We are used to seeing potatoes, tomatoes, corn, cocoa, beans, peppers, pumpkins and many other foods on our tables. All foods that, however, arrived after the discovery of America. But three thousand years ago what did the ancestors of the Sardinians eat?

Many aspects of life in the past can be reconstructed through nutrition. Not only that, it is possible to trace the life expectancy of that period.

The discovery of the different possibilities of cooking tools represented the keystone in the production of artifacts, which allowed a conscious change of flavours.

Before the so-called “agricultural revolution” man ate only foods available in nature, in a regime of temporary and precarious self-sufficiency. The revolution took place starting from the Neolithic and then evolved over time, even in Sardinia.

The Nuragics were farmers and breeders, they had cereals, meat and milk, from which they made cheese.

The Sardinians of the eras prior to the Nuragic era already had wheat, barley, ate mussels, oysters, and ate mutton, snails, hares, rabbits and pigs.

According to the studies of Giovanni Fancello, an expert in the history of Sardinian gastronomy, the man of the time, to feed himself, already performed careful gestures such as salting, roasting and smoking. A “Nuragic cuisine” already existed. In fact, ovens for cooking, millstones for making oil, bowls, pestles, spindle whorls, rectangular tubs intended for bread-making and for transforming cereal production and for practicing an oenology, albeit primitive, have been found.

They knew the fermentation that was needed to make cheese, but also wine and vinegar. They had an advanced bread-making method, very similar to that still practiced on the island. Unleavened and leavened breads were made as well as sweets, in addition to roast meat they made black puddings (from sheep, lamb, kid and pork), rennet and curds.
Wild honey was produced, with which sweet dishes were prepared.
One technique of cooking meat was that of cooking underground.
Also of ancient origins is the custom of eating raw hearts and livers of freshly gutted wild boars.

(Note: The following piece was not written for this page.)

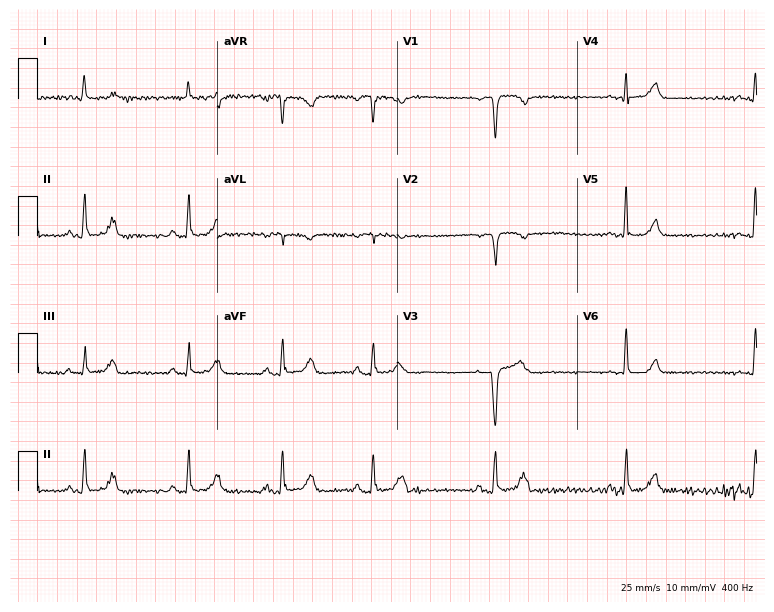
ECG (7.3-second recording at 400 Hz) — a female, 48 years old. Screened for six findings — first-degree AV block, right bundle branch block (RBBB), left bundle branch block (LBBB), sinus bradycardia, atrial fibrillation (AF), sinus tachycardia — none is recorded. Only these six findings were labelled.
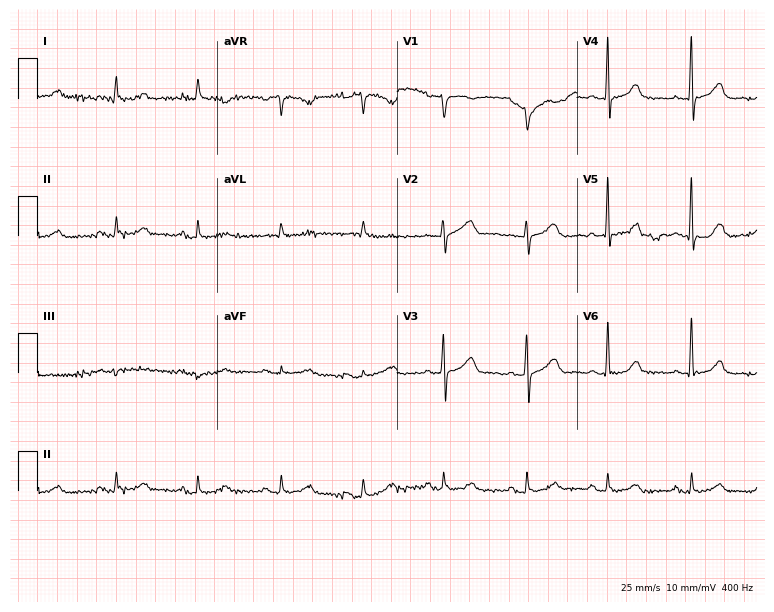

Another cooking system dating back to the most remote of hunted peoples is the cooking of the intestines of wild boars roasted on the embers at a certain height from the fire using two long sticks.
Among the wild herbs consumed in Sardinia during the period were chicory, leek, cicerchie, peas, lentils, thistle, oats, barley, wheat, mushrooms.
A food similar to polenta was even used, prepared with grains and legumes.
The Nuragics plowed the land, both stone and bronze plowshares have been found to cultivate barley, soft wheat and durum wheat and, even if in smaller quantities, also spelled.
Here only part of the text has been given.